TRACEPRINTER version 0.94
 -- HEADER FILE INFORMATION --
       TRACE_FILE_NAME:: /dev/shmem/tracebuffer
            TRACE_DATE:: Fri Jun  8 13:14:40 2001
       TRACE_VER_MAJOR:: 0
       TRACE_VER_MINOR:: 96
   TRACE_LITTLE_ENDIAN:: TRUE
        TRACE_ENCODING:: 16 byte events
       TRACE_BOOT_DATE:: Fri Jun  8 04:31:05 2001
  TRACE_CYCLES_PER_SEC:: 400181900
         TRACE_CPU_NUM:: 4
         TRACE_SYSNAME:: QNX
        TRACE_NODENAME:: x86quad.gp.qa
     TRACE_SYS_RELEASE:: 6.1.0
     TRACE_SYS_VERSION:: 2001/06/04-14:07:56
         TRACE_MACHINE:: x86pc
     TRACE_SYSPAGE_LEN:: 2440
 -- KERNEL EVENTS --
t:0x1310da15 CPU:01 CONTROL :TIME msb:0x0000000f, lsb(offset):0x1310d81c
t:0x1310e89d CPU:01 PROCESS :PROCCREATE_NAME
                      ppid:0
                       pid:1
                      name:./procnto-smp-instr
t:0x1310eee4 CPU:00 THREAD  :THCREATE      pid:1 tid:1
t:0x1310f052 CPU:00 THREAD  :THRUNNING     pid:1 tid:1
t:0x1310f144 CPU:01 THREAD  :THCREATE      pid:1 tid:2
t:0x1310f201 CPU:01 THREAD  :THREADY       pid:1 tid:2
t:0x1310f32f CPU:02 THREAD  :THCREATE      pid:1 tid:3
t:0x1310f3ec CPU:02 THREAD  :THREADY       pid:1 tid:3
t:0x1310f52d CPU:03 THREAD  :THCREATE      pid:1 tid:4
t:0x1310f5ea CPU:03 THREAD  :THRUNNING     pid:1 tid:4
t:0x1310f731 CPU:02 THREAD  :THCREATE      pid:1 tid:5
.
.
.

To help you fine-tune your interpretation of the event data stream, we provide a library (traceparser) so you can write your own custom event interpreters.

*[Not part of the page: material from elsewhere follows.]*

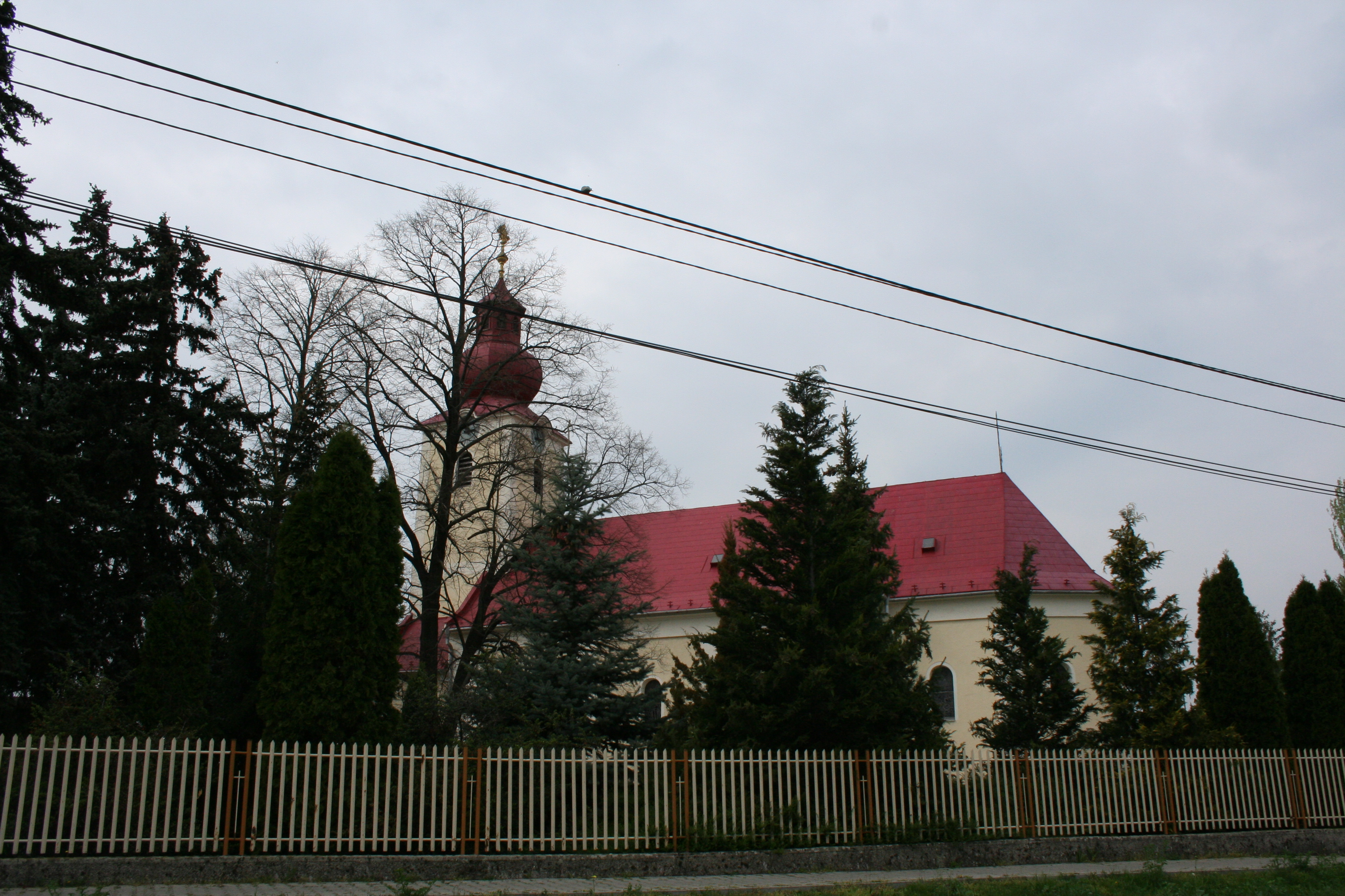 Zsitvabesenyő

System analysis with the IDE

The IDE module of the System Analysis Toolkit (SAT) can serve as a comprehensive instrumentation control and post-processing visualization tool.

From within the IDE, developers can configure all trace events and modes, and then transfer log files automatically to a remote system for analysis. As a visualization tool, the IDE provides a rich set of event and process filters designed to help developers quickly prune down massive event sets in order to see only those events of interest.


SAT screen dump


The IDE helps you visualize system activity.

Proactive tracing

While the instrumented kernel provides an excellent unobtrusive method for instrumenting and monitoring processes, threads, and the state of your system in general, you can also have your applications proactively influence the event-collection process.

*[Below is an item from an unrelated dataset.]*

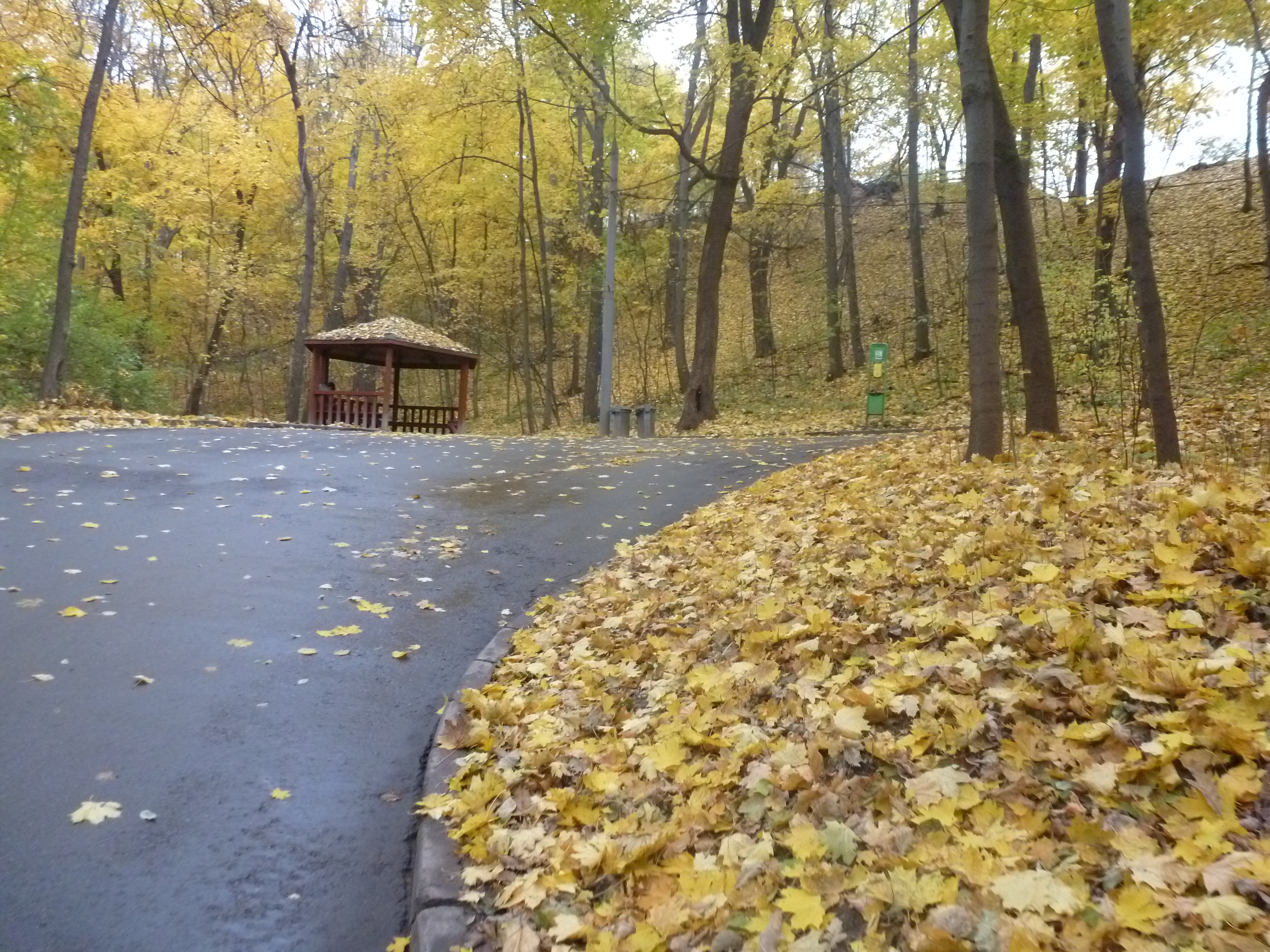 Parko "Montoj Vorobjovi", Moskvo

Using the TraceEvent() library call, applications themselves can inject custom events into the trace stream. This facility is especially useful when building large, tightly coupled, multicomponent systems.

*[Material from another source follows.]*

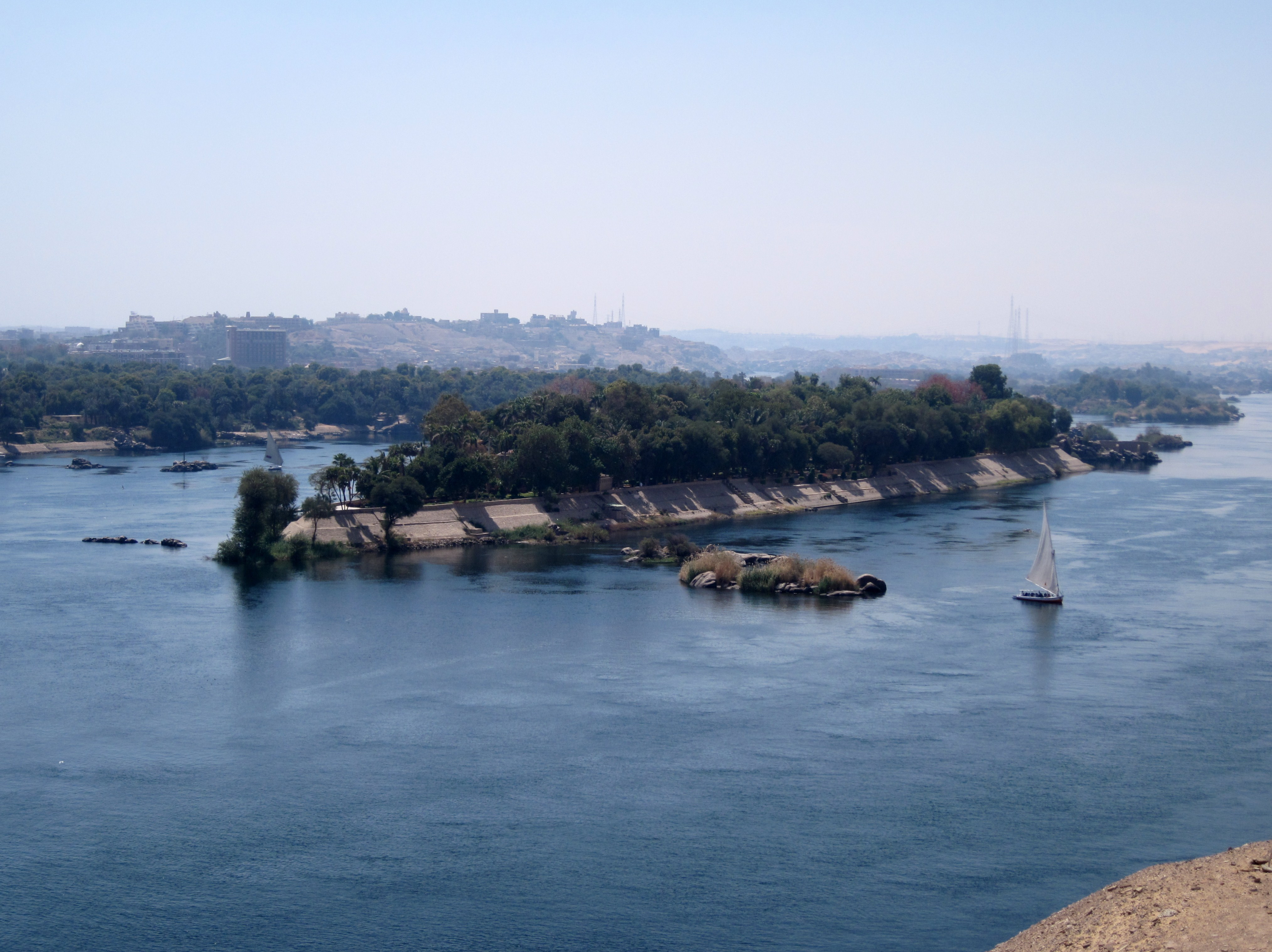 Kitchener-Insel in Assuan, Ägypten

For example, the following simple call would inject the integer values of eventcode, first, and second into the event stream:

TraceEvent(_NTO_TRACE_INSERTSUSEREVENT, eventcode, first,
           second);

You can also inject a string (e.g. "My Event") into the event stream, as shown in the following code:

#include <stdio.h>
#include <sys/trace.h>

/* Code to associate with emitted events */
#define MYEVENTCODE 12

int main(int argc, char **argv) {
    printf("My pid is %d \n", getpid());

    /* Inject two integer events (26, 1975) */
    TraceEvent(_NTO_TRACE_INSERTSUSEREVENT, MYEVENTCODE,
               26, 1975);

    /* Inject a string event (My Event) */
    TraceEvent(_NTO_TRACE_INSERTUSRSTREVENT, MYEVENTCODE,
               "My Event");

    return 0;
}

The output, as gathered by the traceprinter data interpreter, would then look something like this:

.
.
.
t:0x38ea737e CPU:00 USREVENT:EVENT:12, d0:26 d1:1975
.
.
.
t:0x38ea7cb0 CPU:00 USREVENT:EVENT:12 STR:"My Event"

Note that 12 was specified as the trace user eventcode for these events.